Saturday, March 24, 2012

Some Twitter Infographics

I did some stuff like this before. And I figured, while I was updating my network graphs, why not update some of the other graphics?

And it helps that I worked out how to easily extract data from Twitter (see previous blog). The code is here. Again, rate limits apply.

Who Do I Follow?

This is one of the ones I did before - collect together the bios of the people I follow, then make a word cloud (using Wordle)
Basically, I follow a bunch of geeks and writers. Who like 'things'. So really, same as a year and a half ago.

I would point out though that 6 of the people I follow don't have bios, and about 7 just have lyrics.

Data here.

Who Tweets the Most?

These rates are worked out as (total tweets posted)/(total days online). Obviously, the actually post rate will vary over different time scales..
Bubble chart (made with ManyEyes) - bubbles sized by tweet rate (the numbers on some of the bubbles).

The graph below gives a better idea of relative rates, and 'rankings' (click to embiggen)
The blue line is actual values.

The orange is a logarithmic trend-line. It's a pretty good fit (R2=0.95); and, loosely speaking, it means ~70% of the tweets in my timeline come from ~30% of the people I follow. [cf: Pareto Principle]

You get similar log-shaped graphs when you split up the genders.

Full data here.

Chattiest Gender?

You can read all the explanation, caveats, etc. in the previous posts (here and here). I'm just going to go straight into the data.

I follow 27 men and 21 women (excluding celebrities, etc.). The stats are as follow:
Average = 6.21 tweets/day
Standard Deviation = 6.47

Average = 13.79 tweets/day
Standard Deviation = 14.27
For clarity, here's a  boxplot (made in R)
Basically, the women tweet more on average, and their rates are more spread out than for the men. In fact, roughly three quarters of the men tweet less than half of the women. Also, there's one outlier in the female group.

This is similar to what we found last time; although the women's average and spread aren't quite as high (average: 13.79 vs 19.21), and the men's average has increased slightly (6.21 vs 5.29).

If you take the ratio of the averages, the women tweet 2.15 times as much as the men. But maybe I just follow particularly chatty women..

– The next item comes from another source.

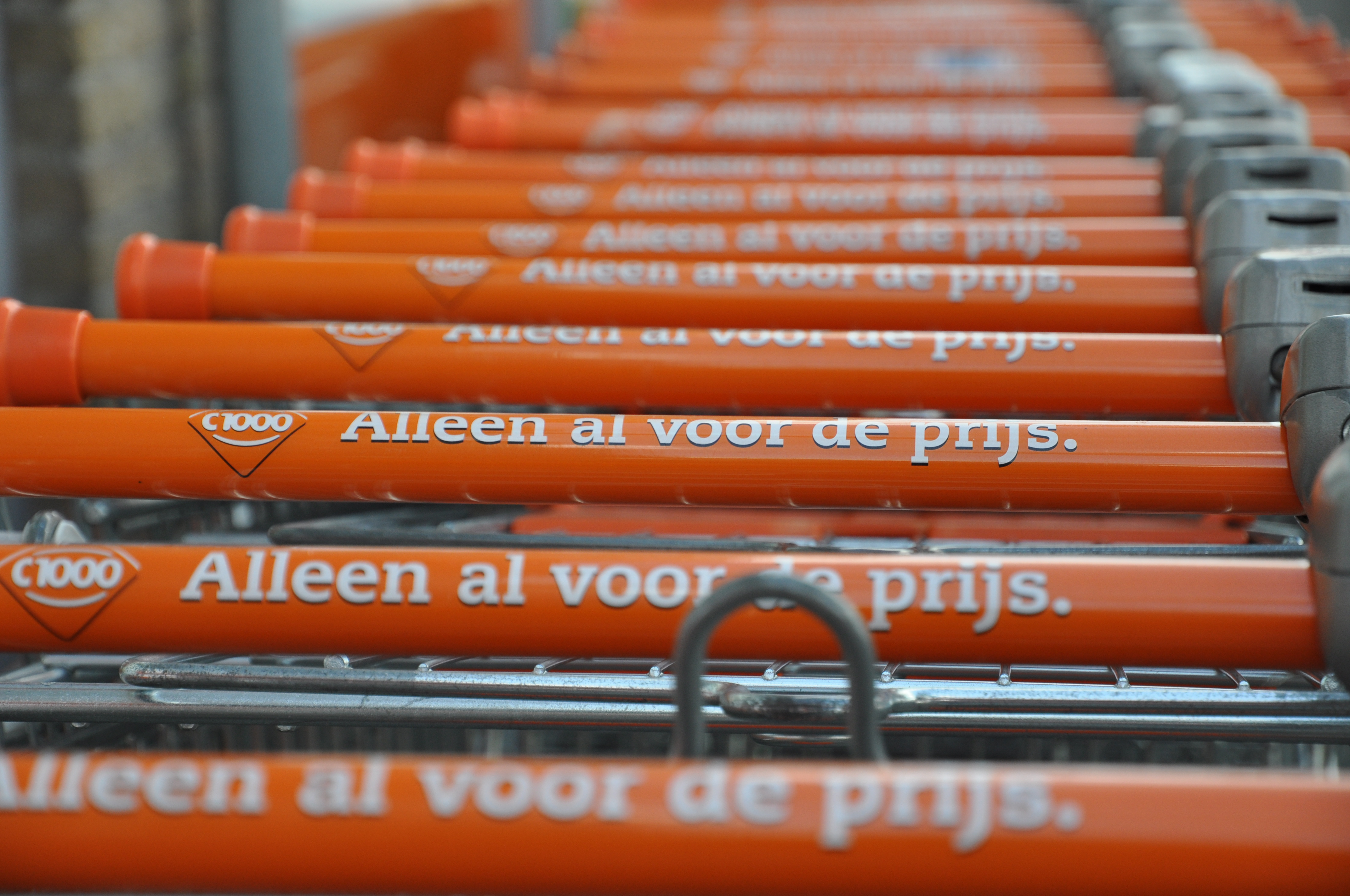 Winkelwagentjes bij de C1000 in Haastrecht.

Here's treemap (ManyEyes), which should give you a better idea of the gender balance (boxes sized by tweet rate)
Specifically, the graphic above is 62.5% purple (female).

Data here.

Where in the World Are My Followers?

The site I used last time doesn't seem to exist anymore. So I'm using MapMyFollowers instead. As the name suggests, these are my followers, rather than just the people I follow. Nonetheless..
Mostly in the UK and the US. As you'd probably expect.

I will point out though, some of the locations are a little suspect. Some people haven't made their location available so aren't included, and others seem to be in countries they couldn't possibly be in. But it's the best we can do.

Here's a zoom in on the UK

What Do I Tweet?

Made with Wordle, with data from TweetStats.

Words are sized by how often I tweet them; and by extension, @usernames are sized by how often I tweet those people.

In fact, here are the people I 'mention' the most (TweetStats)
Couldn't get a good source on who @replies me. That was one of the things Twoolr used to do..

When Do I Tweet?

Twoolr used to be awesome for Twitter statistics. But sadly, when they left beta, they started charging. And their free service went to shit. Luckily, I found TweetStats. Weirdly, it doesn't need you to log-in or anything, but somehow it can pull data on (nearly) all your tweets - beyond the 3,200 limit. Strange.

Here's some more graphs
Basically, I tweet most on a Friday and Saturday, and at around 1-2pm.

And I've never tweeted at 5am. But that's probably because I'm always asleep at 5am
Except that one time I got really drunk. (SleepBot)

How Much Do I Tweet?

This is another one I used to go to Twoolr for. And, to be fair, I still could. But that only goes as far back as April '10, and its graphics aren't as clear. Here's TweetStats again
Like I said before, I didn't tweet much in my first year. In fact, I only posted 36 tweets in all of 2009.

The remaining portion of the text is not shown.